A possible point of concern with the method we describe is whether we are altering mitophagy by the procedure we are using to induce mitochondrial DNA labeling. The intimate linkage between the two processes of biogenesis discussed above suggests that almost any perturbation of biogenesis may invoke a compensating change in mitophagy. However, as discussed above, we do not believe that the brief pulse of AMPK activation we use to induce labeling, results in real biogenesis. In addition to the general coupling of biogenesis and mitophagy, a mechanism linking activation of AMPK directly to stimulation of mitophagy is its phosphorylation of the mitophagy regulator ULK-1 [31]. However, the time course of unstimulated disappearance of label when we used ERK inhibition to activate DNA synthesis was similar to that observed using AMPK activation. This suggests that an initial 2 hour AMPK activation does not significantly potentiate mitophagy by ULK-1 activation during the succeeding long observation period. In addition, even if this mechanism were operative, any contribution of this to the overall signal decline is controlled in our design by the vehicle treatment group, which will experience the same AMPK-potentiated mitophagy as the experimental treatments, and any effect of the latter must therefore be in addition to this background. The utility of the assay for examining mitophagy induced by pharmacological treatments is indicated by our data with CCCP and urolithins [32-35].

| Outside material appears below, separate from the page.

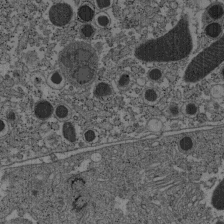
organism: C57BL Mouse
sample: Pancreatic islet

We therefore believe that the method we describe here is a useful addition to the existing assays of mitophagy, and we describe alternative methods of stimulating the initial DNA synthesis and labeling, the appropriate choice being dictated by the pharmacologies of interest to investigators. We have focused on skeletal muscle cells, but we see no reason in principle why the method should not be adaptable to other post mitotic cells.